Every line of the material below, from the top through the line with "-1124659 | 426100 |", should be reproduced exactly.

=-=-=

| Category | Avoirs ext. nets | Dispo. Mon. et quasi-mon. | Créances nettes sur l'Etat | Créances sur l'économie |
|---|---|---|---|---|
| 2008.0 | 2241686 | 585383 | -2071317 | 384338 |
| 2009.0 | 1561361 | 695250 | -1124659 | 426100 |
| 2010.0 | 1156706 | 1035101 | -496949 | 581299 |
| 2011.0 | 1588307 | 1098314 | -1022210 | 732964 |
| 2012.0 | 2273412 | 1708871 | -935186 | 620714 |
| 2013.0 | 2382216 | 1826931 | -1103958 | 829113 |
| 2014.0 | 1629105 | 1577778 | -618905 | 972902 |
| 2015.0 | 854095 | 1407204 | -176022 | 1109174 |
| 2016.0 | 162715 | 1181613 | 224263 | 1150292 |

=-=-=

*Exercise result*
| Category | Avoirs ext. nets | Dispo. Mon. et quasi-mon. | Créances nettes sur l'Etat | Créances sur l'économie |
|---|---|---|---|---|
| 2008.0 | 2241686 | 585383 | -2071317 | 384338 |
| 2009.0 | 1561361 | 695250 | -1124659 | 426100 |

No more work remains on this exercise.